Derived Representation Schemes and Noncommutative Geometry

Some 15 years ago M. Kontsevich and A. Rosenberg [KR] proposed a heuristic principle according to which the family of schemes ${Rep_n(A)}$ parametrizing the finite-dimensional represen- tations of a noncommutative algebra A should be thought of as a substitute or "approximation" for Spec(A). The idea is that every property or noncommutative geometric structure on A should induce a corresponding geometric property or structure on $Rep_n(A)$ for all n. In recent years, many interesting structures in noncommutative geometry have originated from this idea. In practice, however, if an associative algebra A possesses a property of geometric nature (e.g., A is a NC complete intersection, Cohen-Macaulay, Calabi-Yau, etc.), it often happens that, for some n, the scheme $Rep_n(A)$ fails to have the corresponding property in the usual algebro-geometric sense.
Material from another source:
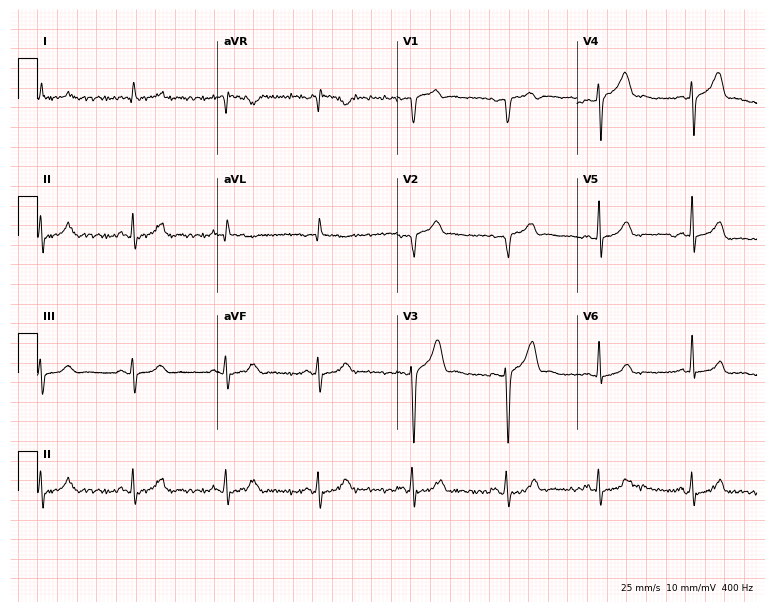
ECG — a male patient, 68 years old. Screened for six findings — first-degree AV block, right bundle branch block, left bundle branch block, sinus bradycardia, atrial fibrillation, sinus tachycardia — none is recorded.
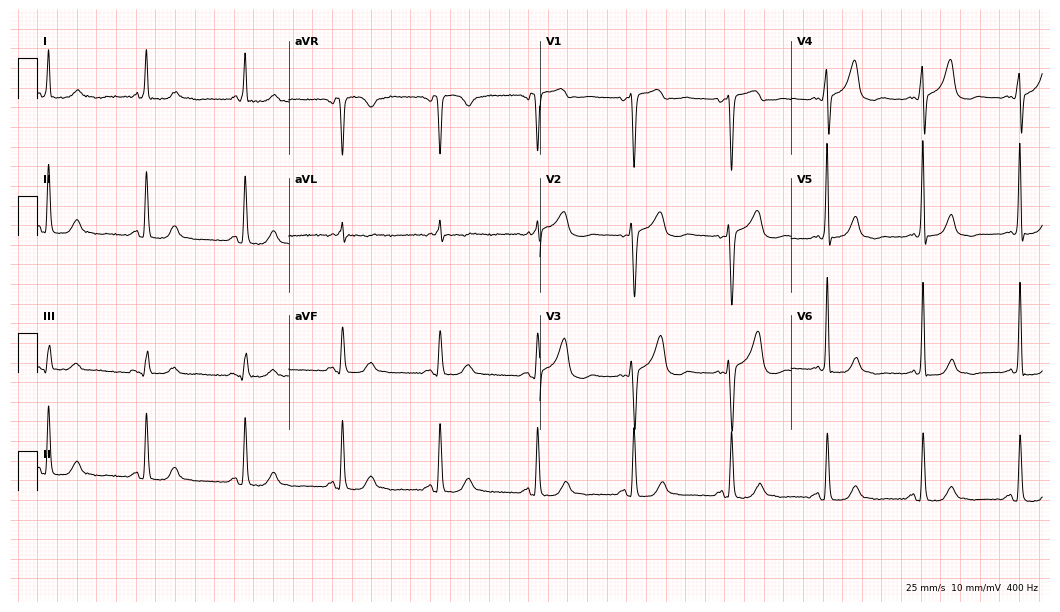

The reason for this seems to be that the representation functor $Rep_n$ is not "exact" and should be replaced by its derived functor $DRep_n$ (in the sense of non-abelian homological algebra). The higher homology of $DRep_n(A)$, which we call representation homology, obstructs $Rep_n(A)$ from having the desired property and thus measures the failure of the Kontsevich-Rosenberg "approximation." In this paper, which is mostly a survey, we prove several results confirming this intuition. We also give a number of examples and explicit computations illustrating the theory developed in [BKR] and [BR].